A few nice pictures of peacocks in flight...http://www.arkinspace.com/2014/05/peacocks-in-flight-its-quite-sight.html


​


----------



## Ina (Jun 13, 2014)

Sea, When we bought our log cabin, it hadn't been live in for many years. As it was May when we moved in, it was still coolish, and the cabin had an old fashion attic fan in it. We opened all the windows on the first night, and turned on that lovely old fan, and tiredly fell into bed. 
At about 3:00am. we were jerked out sleep by the screaming of what sounded like several women. All of us ran outside to find that the really big oak tree that canopied our cabin also served as the rousting and nesting home for about six gorgeous peacocks. They screamed all night, and every night until we found the owners. About three weeks. :holymoly::tapfoot:


----------



## SeaBreeze (Jun 13, 2014)

Lol, interesting story Ina!   I can't say that I know how they sound, but they are gorgeous!


----------



## Ina (Jun 13, 2014)

Sometime I'll tell you about the herd of goats that thought this was there home too. But I think it's time for me to get ready for bed.fftobed::zz:


----------



## Mollie (Jun 25, 2014)

These photographs are really nice to see. I have never seen Peacocks in flight before.


----------



## Falcon (Jun 25, 2014)

SeaBreeze said:


> Lol, interesting story Ina!   I can't say that I know how they sound, but they are gorgeous!

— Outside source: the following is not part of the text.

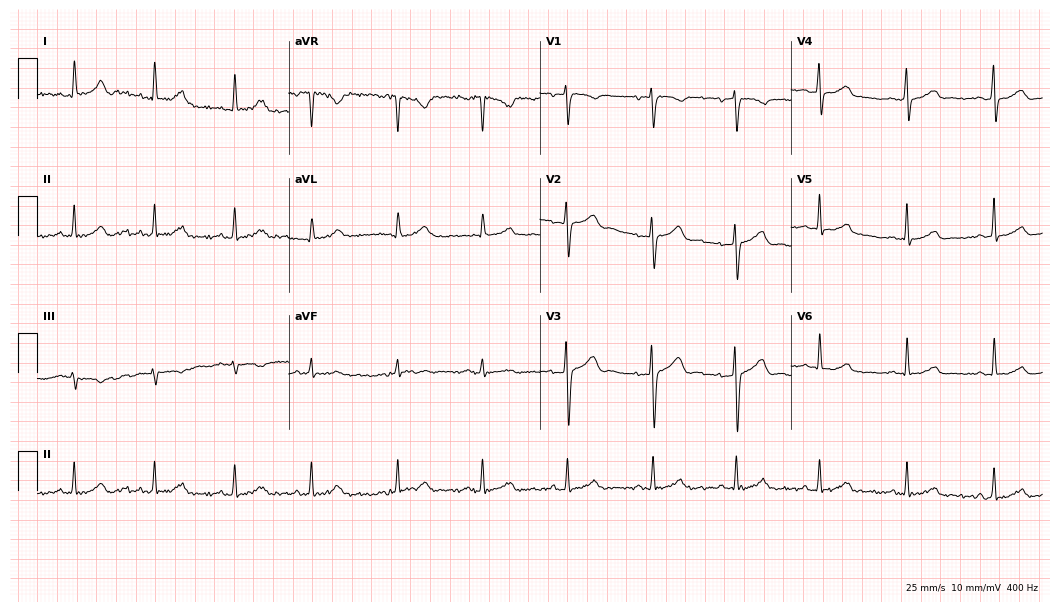
Resting 12-lead electrocardiogram. Patient: a 40-year-old woman. None of these six findings is recorded: first-degree AV block, right bundle branch block, left bundle branch block, sinus bradycardia, atrial fibrillation, sinus tachycardia. Other findings, if any, are not listed.
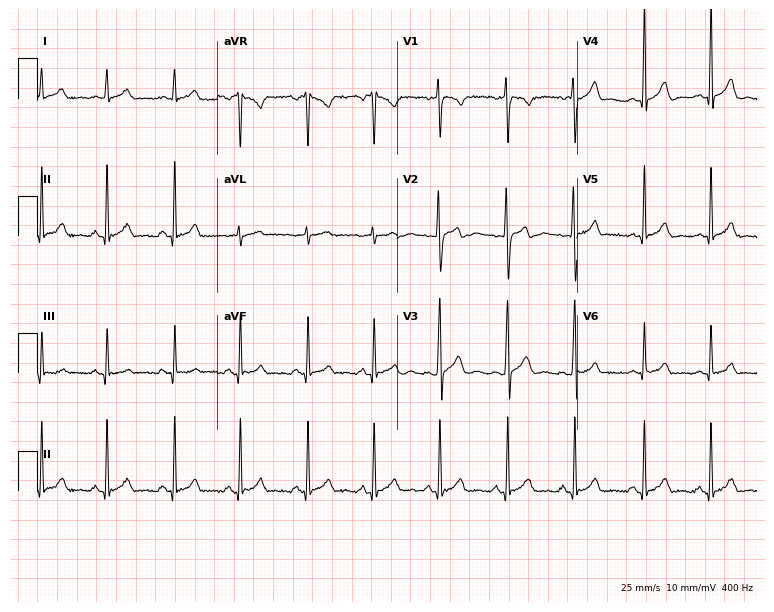
Resting 12-lead electrocardiogram (7.3-second recording at 400 Hz). Patient: a man, 19 years old. Read as a normal ECG.

Sea,  The only way I can say what their sound is like is "RAUCOUS" !  It's terrible.

There are some that live up the hill from me and I found one on my roof for a few moments  one day.

Some folks love them and others hate them.  The males' beauty is offset by their habits; they destroy your flowers

and don't give a rat's a$$ where they crap.  The world is their toilet.


----------



## Raven (Jun 25, 2014)

Amazing pictures.  I have seen them strutting around at a nature park but never in flight.


----------



## Rainee (Jul 18, 2014)

Beautiful birds .. have seen them in Wales also London... they have them wild down in Launceston in Tasmania.. when they open their 
feathers they are beautiful beyond description.. but they say about this one is that the groom wears the wedding dress isn`t it pretty?


----------



## SeaBreeze (Jul 18, 2014)

Love that photo Rainee, thanks for sharing it!


----------